GIVEN INFORMATION.
::::::
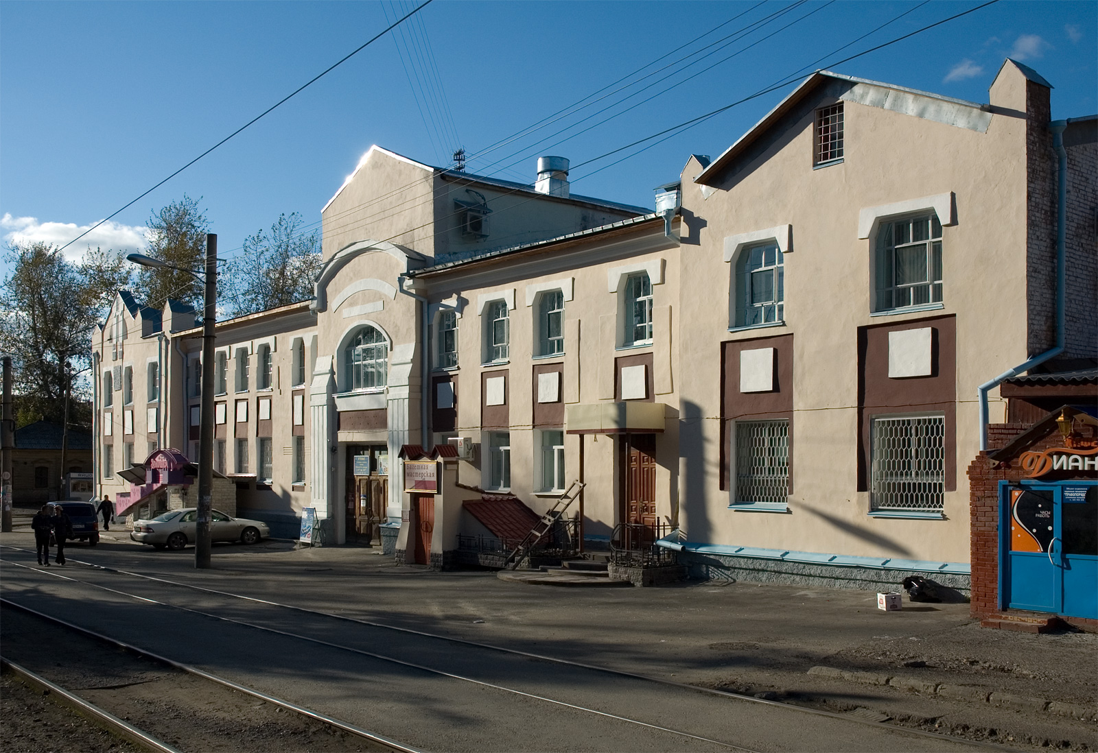 бани Громова в Томске
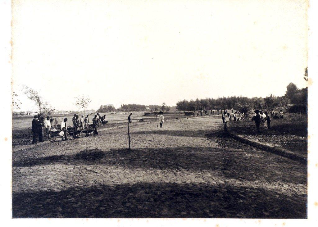 Carlos Thays (primero a la izquierda) y su familia observando la construcción o refacción del camino alrededor del Lago de Regatas, Parque 3 de Febrero, Buenos Aires, Argentina.
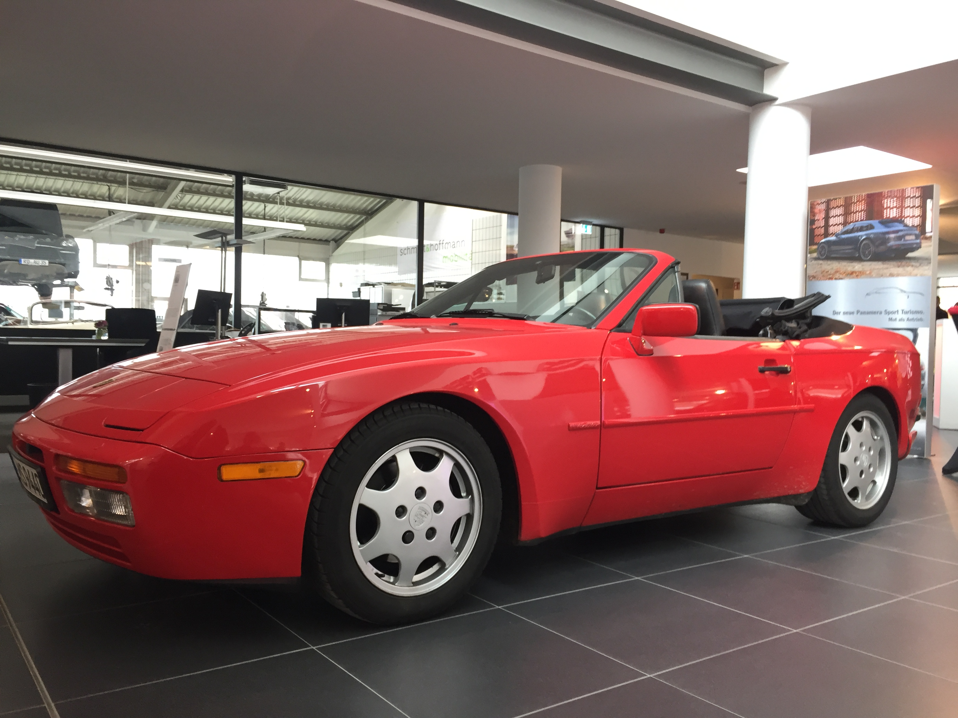 Porsche 944 S2 Cabriolet offen
::::::
PROBLEM DETAILS. Repeat the material above word for word, please, apart from its images.

EXERCISE RESPONSE.
 бани Громова в Томске
 Carlos Thays (primero a la izquierda) y su familia observando la construcción o refacción del camino alrededor del Lago de Regatas, Parque 3 de Febrero, Buenos Aires, Argentina.
 Porsche 944 S2 Cabriolet offen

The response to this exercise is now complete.